Biochem: FINAL (Ch. 28-29) Protein & Amino Acid Catabolism

Converted from slide show Includes Urea cycle

What are some conditions/ states that lead to positive nitrogen balance? (3)

infants, pregnancy, growth periods

What are some conditions/ states that lead to negative nitrogen balance? (3)

surgery, illness, low protien/ carbohydrate diets

What does ubiquitin do?

attachs intracellular proteins marked for degradation

What do lysosomal proteases do?

breakdown proteins into smaller peptides

What do lysosomal peptidases do?

Break down peptides to form individual amino acids?

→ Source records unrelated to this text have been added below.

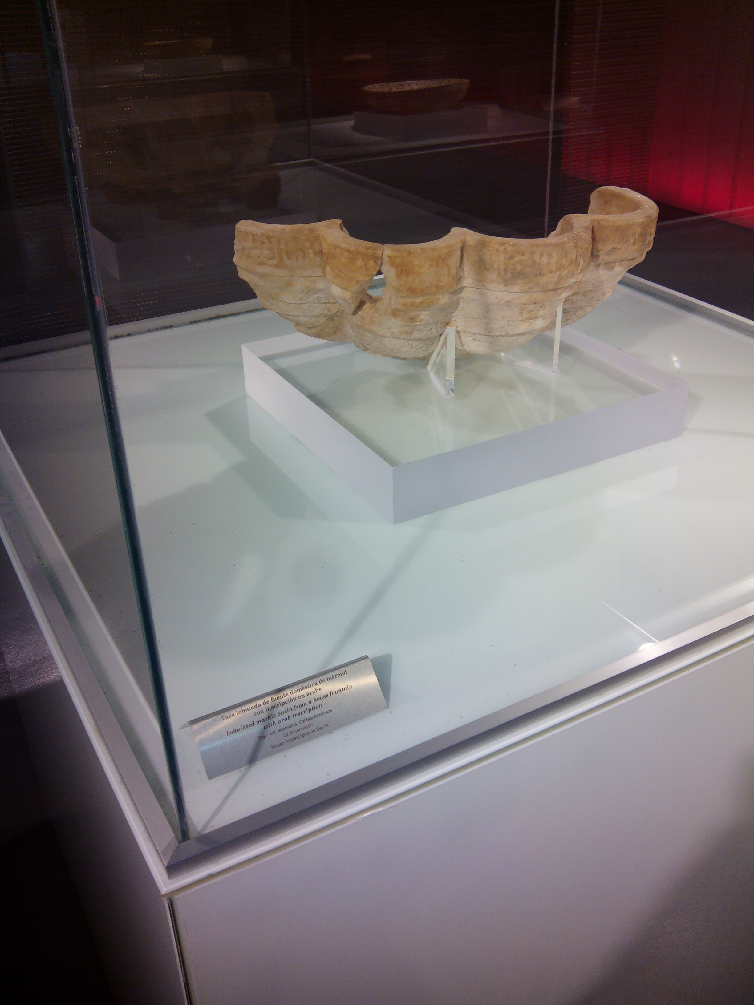 Taza lobulada de fuente doméstica de mármol con inscripción en árabe. Siglo XIII. Islamismo. Califato almohade.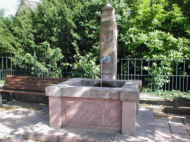 Ortsbrunnen in Epfenbach, erbaut 1811, renoviert 1926 und 2003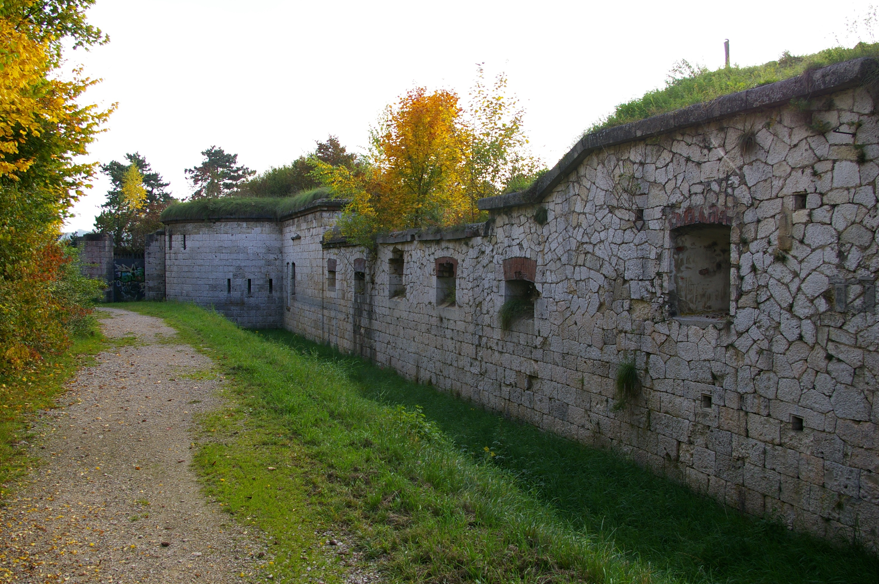 Kehlmauer des Forts Söflinger Turm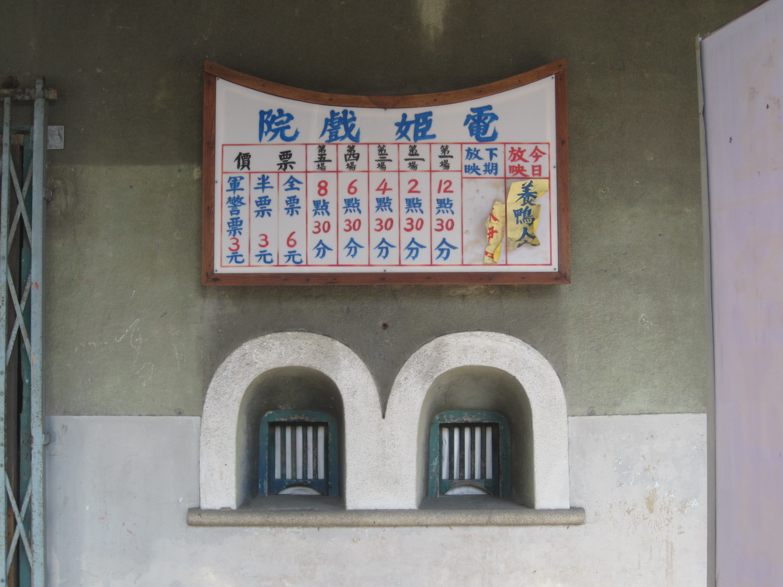 電姬戲院售票口。

About how much of the body’s total protein content is turned over daily?

1-2%

What are the (2) components that amino acids are catabolized into?

the amine group and the amphibolic intermediate

What can the amphibolic intermediate product of amino acids be used for? (4)

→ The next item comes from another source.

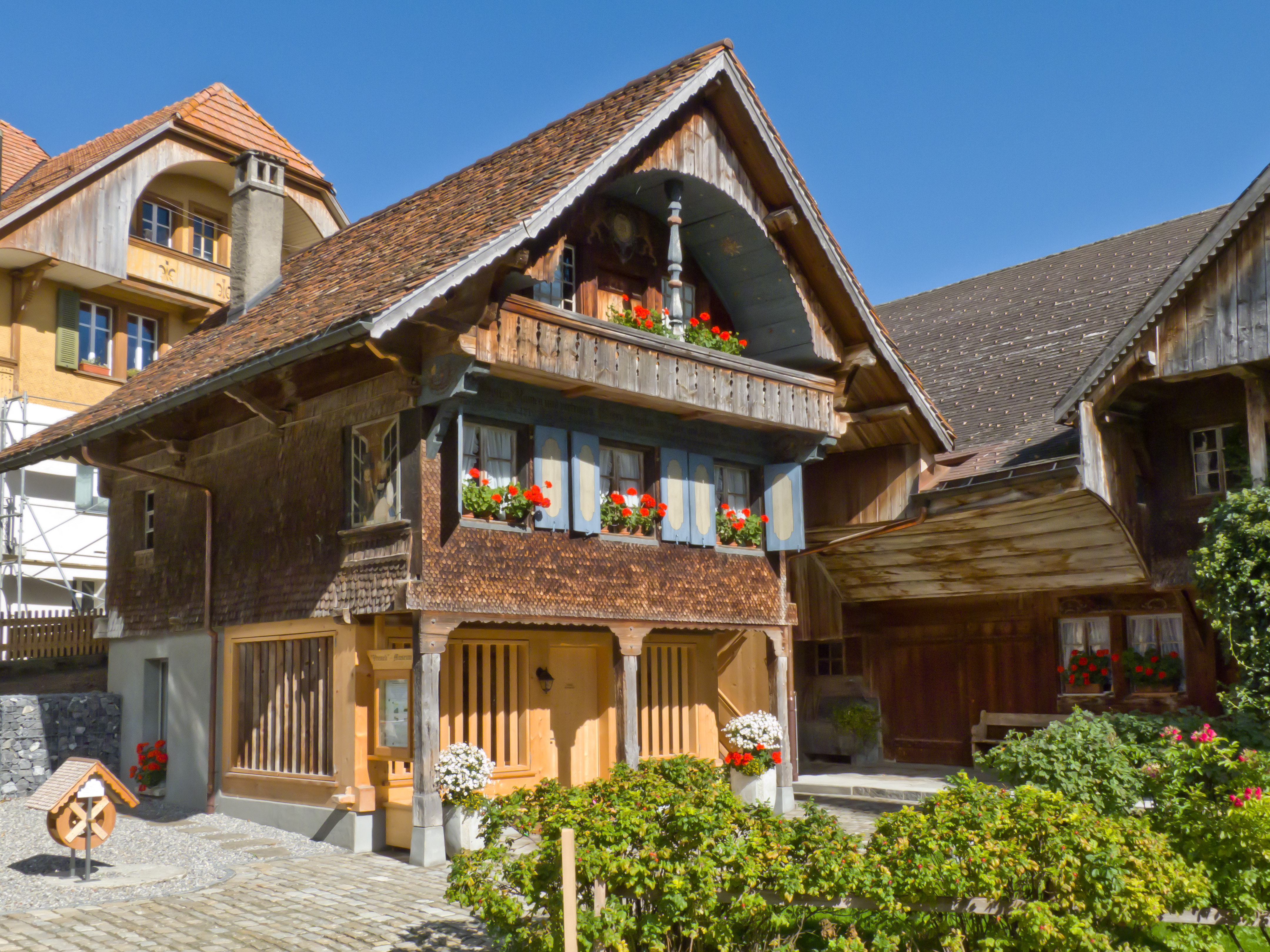 Trifelers Babis Stöckli in Guggisberg, Ortsmuseum, renoviert 2012

The synthesis of glucose, ketone bodies, fatty acids, or energy

What is NH₃?

Ammonia

What are the (4) stages of urea synthesis?

transamination of other amino acids to glutamate, oxidative deamination of glutamate to form ammonia, transporting ammonia from the blood to the liver, and the urea cycle

What is the only substrate used in oxidative deamination? Why?

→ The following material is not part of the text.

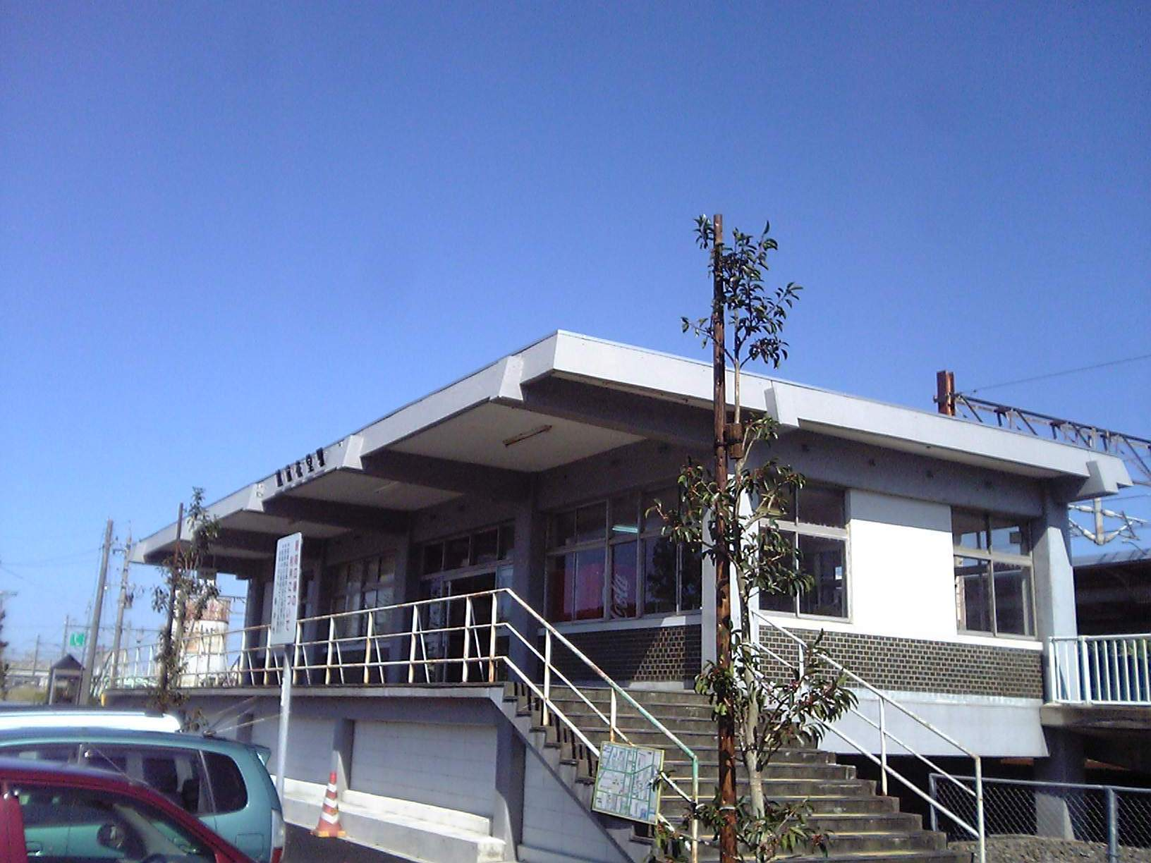 越前花堂駅舎(2009/10/12撮影）

glutamate because all other amino acids can eventually be transaminate into glutamate

What does Glutamate dehydrogenase do?

converts glutamate and NAD into alpha-ketoglutarate, NADH, and ammonia (NH3)

Where is ammonia (NH₃) transformed into ammonium (NH_4⁺)?

the liver

Where is glutamate dehydrogenase found? (2)

mostly skeletal muscle and colonic bacteria

What can serve as an oxidoreducant in the creation of glutamate?

NAD+ or NADP+

What usually causes Ammonia Toxicity?

portal blood/ systemic blood bypassing the liver due to cirrhosis or liver failure

What is one body mechanism that can be used to help relieve Ammonia toxicity?

glutamine synthesis

What does carbamoyl phosphate synthase I do?

It converts CO2 and ammonium into carbamoyl phosphate using ATP

Where does Urea synthesis take place in the cell?

the cytosol

Where does carbamoyl phosphate synthase I act within the cell?

The mitochondria

What is the point of making carbamoyl phosphate in urea synthesis?

To transport ammonium out of the mitochondria into the cytosol in the form of citrulline

What amino acid is involved in the urea cycle?

aspartate

What is one of the products made in the urea cycle that eventually enters the citric acid cycle?

fumarate

What is the direct precursor to urea?

Argentine

What molecule is recycled in the urea cycle to continue the process?

ornithine

How many different amiphibolic intermediates are formed during amino acid catabolism?

7

What processes can amiphibolic intermediates go onto complete?

gluconeogensis and ketogensis

What are the ketogenic amino acids?

leucine and lysine

What does it mean to be a Glycogenic amino acid?

your amphibolic intermediates can form pyruvate or citric acid cycle intermediates and be converted into glucose

When are Glycogenic/ Ketogenic amino acids used?

during fasting or uncontrolled Type 1 diabetes

What does it mean for an amino acid to be ketogenic?

your amphibolic intermediates can form acetyl CoA or acetoacetyl CoA

What are the (4) glycogenic and ketogenic amino acids?

isoleucine, phenylalanine, tryptophan, tyrosine

What amino acids’s amphibolic intermediates can be used to create acetoacytl-CoA? (5)

leucine, lysine, pehnylalanine, tryptophan, tyrosine

What amino acids’s amphibolic intermediates can be used to create pyruvate?(6)

Alanine, cysteine, glycine, proline, serine, threonine

What amino acids can form acetyl-CoA?

Isoleucine, leucine, and tryptophan

What is cystinuria?

A defect in renal reabsorption of cystine that causes cystine crystals in urine

What is Alkaptonuria?

high urine homogentisate levels that is a defect in tyrosine metabolism that causes urine and connective tissue to turn dark and arthritis

What is Maple Syrup urine disease?

A defect in branched-chain amino acid metabolism (leucine, valine, and isoleucine) which causes ketoacidosis, neurological and intellectual disabilities.